What are Zernike Polynomials?

Zernike polynomials are a set of orthogonal functions defined on the unit disk. They are the standard basis for describing optical aberrations because:

1. Orthogonality: Each mode is independent (no cross-talk)
2. Physical meaning: Each mode corresponds to a recognizable aberration
3. RMS property: Total RMS² = sum of individual coefficient²

Noll Indexing Convention

We use the Noll indexing scheme (standard in optics):

Noll j	n	m	Name	Physical Meaning
1	0	0	Piston	Constant offset (ignored)
2	1	1	Tilt Y	Pointing error - correctable
3	1	-1	Tilt X	Pointing error - correctable
4	2	0	Defocus	Focus error - correctable
5	2	-2	Astigmatism 45°	3rd order aberration
6	2	2	Astigmatism 0°	3rd order aberration
7	3	-1	Coma X	3rd order aberration
8	3	1	Coma Y	3rd order aberration
9	3	-3	Trefoil X	Triangular aberration
10	3	3	Trefoil Y	Triangular aberration
11	4	0	Primary Spherical	4th order spherical
12-50	...	...	Higher orders	Higher-order aberrations

Zernike Polynomial Formula

Each Zernike polynomial Z_j(r, θ) is computed as:

Z_j(r, θ) = R_n^m(r) × { cos(m·θ)  if m ≥ 0
                       { sin(|m|·θ) if m < 0

where R_n^m(r) = Σ(s=0 to (n-|m|)/2) [(-1)^s × (n-s)! / (s! × ((n+|m|)/2-s)! × ((n-|m|)/2-s)!)] × r^(n-2s)

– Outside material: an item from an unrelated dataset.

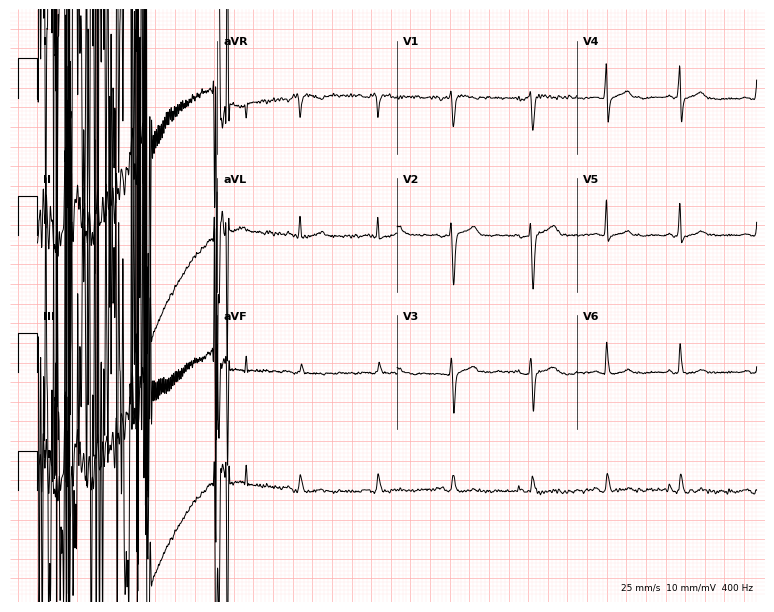
Electrocardiogram, a female patient, 47 years old. Of the six screened findings (first-degree AV block, right bundle branch block, left bundle branch block, sinus bradycardia, atrial fibrillation, sinus tachycardia), none is recorded.

Wavefront Error Conversion

FEA gives surface displacement in mm. We convert to wavefront error in nm:

WFE = 2 × displacement × 10⁶  [nm]
      ↑                    ↑
      optical reflection   mm → nm

The factor of 2 accounts for the optical path difference when light reflects off a surface.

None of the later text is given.